Depuis 2008, des rumeurs font état d’âpres discussions dans les couloirs diplomatiques entre le Cameroun et la France au sujet d’un certain renouvellement des accords de défense passés entre le Cameroun et la France juste avant son accès à l’indépendance officielle. Aujourd’hui, certains observateurs avertis annoncent que Paul Biya n’a pas renouvelé ces accords. Infox ?
En rappel ces accords ont été signés pour la première fois entre le Cameroun et la France le 26 décembre 1959 à Yaoundé. Soit quelques heures avant la proclamation de l'indépendance le 1er janvier de l'année suivante. Des accords signés entre dans un contexte et avec des acteurs curieux. Selon les historiens, les accords de défense entre le Cameroun et la France ont été négociés, côté camerounais, par deux français : Jacques Rousseau et Georges Becquey. C'est à dire que le pays France a négocié avec 2 français, représentant le Cameroun pour statuer sur l'avenir du Cameroun. Une véritable entourloupe.

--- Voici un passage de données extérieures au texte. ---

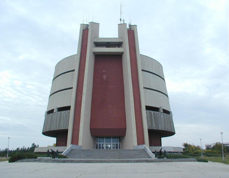 Панорама "Плевенска епопея".

Et que stipulent donc ces accords confidentiels de défense entre le Cameroun et la France ?
Dans ces accords, en échange de la protection militaire de la France, il est imposé au Cameroun de suivre les quelques indications suivantes :
a) Informer la France de la politique que les politiciens camerounais entendent suivre en ce qui concerne les matières premières et produits stratégiques, ainsi que des « mesures qu'ils se proposent de prendre pour l'exécution de cette politique »
b) Faciliter, au profit des forces armées françaises, le stockage des matières premières et produits stratégiques; et lorsque les intérêts de la défense l'exigent « limiter ou interdire leur exportation à destination d'autres pays »;
c) « Le Cameroun doit réserver en priorité, la vente de ses matières premières et produits stratégiques à la République française, après satisfaction des besoins de sa consommation intérieure, et s'approvisionner en priorité auprès de la France », etc.
d) Les accords mentionnent une liste de matières premières dites stratégiques qui appartiendront de fait à la France s'ils seront découverts sur le sol camerounais, notamment : les hydrocarbures liquides et gazeux, l'uranium, le thorium, le lithium, le beryllium, l'hélium etc. De peur que dans l'avenir, la science identifie certains minerais qui ne figuraient pas sur la liste, la France a pris soin de signifier que cette liste pouvait encore s'allonger sans trop de complication, en ces termes : « les modifications à cette liste feront l'objet d'échanges de lettres entre les parties contractantes ».
En des mots plus simples, avec ces accords signés par 2 français sous la présidence d’Amadou Ahidjo, en 1960 et renouvelés en 1974, le sous-sol du Cameroun appartient à la France. On comprendra seulement après que même ce qui était au-dessus du sol appartenait aussi à la France, comme les plantations de café et de cacao, d’où le risque de prison pour toute personne qui tentait de couper ces plantes pour les remplacer par quelque chose de plus rentable pour l’alimentation villageoise ou pour l’économie nationale.
Et ce n’est qu’en 2009, après la signature des nouveaux accords que les Camerounais ne risquent plus la prison lorsqu’ils se débarrassent de ces plantations ingrates et inutiles de café, de cacao et de coton. D'après le contenu des nouveaux accords signés par Paul Biya et Nicolas Sarkozy, on peut donc affirmer que l'indépendance du Cameroun ne commence qu'en 2009.
Avec les accords signés en 2009, on va connaître une petite avancée. Le 21 mai 2009, c’est par communiqué de presse que le public est informé de la signature à Yaoundé entre le Président du Cameroun, Paul Biya et le premier ministre français François Fillon d'un accord instituant un "partenariat de défense". C'est un texte composé de 28 articles et d’une annexe, lui-même en 11 articles.
Lorsqu'on compare ce texte à celui de 1974, et à celui signé en même temps, ou après, entre la France et d'autres pays africains, on peut dire que c'est l'acte officiel de divorce entre le Cameroun et la France. Il s'agit en effet d'un texte très vague, composé de grands principes propres à la diplomatie de la langue de bois, reprenant pour l’essentiel les accords-cadres de Lisbonne de 2007 entre l’Union européenne et l’Union africaine. Contrairement au précédent accord qui est de 50ans, celui-ci est de 5 ans renouvelable. Seulement c’est en 2012 que le parlement français va valider le texte. Il expirait donc en 2017 et devait être renouvelé. L’a-t-il été ?
Si l’on s’en tient à la logique et à la stratégie implémentée jusqu’ici par le Chef de l’Etat camerounais, il n’est pas impossible qu’il ait réussi à obtenir l’indépendance contractuelle du Cameroun. Historique en soi.